Blue cone monochromacy, S cone monochromatism, S cone monochromacy, X-linked incomplete achromatopsia, Color blindness, blue moncone monochromatic type, BCM, CBBM, X-chromosome-linked achromatopsia, Incomplete achromatopsia X-linked, X-linked achromatopsia incomplete, Achromatopsia incomplete X-linked

Overview

Blue cone monochromatism is an inherited vision disorder. In this condition, the light sensitive cells in the eye used for color vision (cones) are affected. There are three types of cones that respond to one of three colors: red, green, and blue. When people have blue cone monochromatism, both the red and green cones do not function properly, while the blue cones work normally. Blue cone monochromatism is a recessive X-linked disease due to dysfunction of the red (L) and green (M) cone photoreceptors,characterized by severely impaired color discrimination, low visual acuity, nystagmus, and photophobia.  BCM is as an incomplete form of achromatopsia. Signs and symptoms may include impaired color vision, low visual acuity (clarity or sharpness), photophobia (light sensitivity), myopia (nearsightedness), and nystagmus (fast, uncontrollable movements of the eye). 

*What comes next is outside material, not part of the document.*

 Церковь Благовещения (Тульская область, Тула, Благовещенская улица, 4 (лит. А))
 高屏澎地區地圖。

Symptoms - Blue cone monochromatism

Blue cone monochromatism manifests in early infancy and predominantly affects males.

Symtoms are:

  • Impaired color vision and low visual acuity (only rod and blue cone function is preserved).
  • Photophobia, myopia, and pendular nystagmus are commonly observed.
  • Nystagmus may wane with time.

Causes - Blue cone monochromatism

BCM is caused by mutations in the red and green opsin gene cluster OPN1LW and OPN1MW (Xq28) and thus affect the corresponding cones. These mutations include deletions of the locus control region that is critical for expression of both genes. These deletions may also extend to parts of or the whole opsin gene cluster. Genomic rearrangements (unequal crossing-over) can result in single red and/or red/green hybrid genes carrying deleterious point mutations. The c.607T>C p.C203R missense mutation is commonly observed, but other missense and nonsense mutations have also been reported.

Prevention - Blue cone monochromatism

Not supplied.

Diagnosis - Blue cone monochromatism

  • Clinical ophthalmological examination,
  • Electrophysiological: electroretinography/ ERG
  • Psychophysical testing: color vision, dark adaptometry
  • BCM patients show no response to red and green light but normal response to blue light.
  • Mutation screening can confirm the diagnosis.

Prognosis - Blue cone monochromatism

BCM is usually a stationary disease, in rare cases, macular degeneration can occur in older patients.

Treatment - Blue cone monochromatism

There is no cure for this condition; however, there may be ways to manage the symptoms, such as using special glasses or contact lenses and low vision aids. Therapy is symptomatic and includes regular ophthalmological follow-up examinations. Patients should be informed about the possibility of using filtering glasses or contact lenses (red tinted or brown) to reduce photophobia and to improve contrast sensitivity. Low-vision aids include high-powered magnifiers for reading.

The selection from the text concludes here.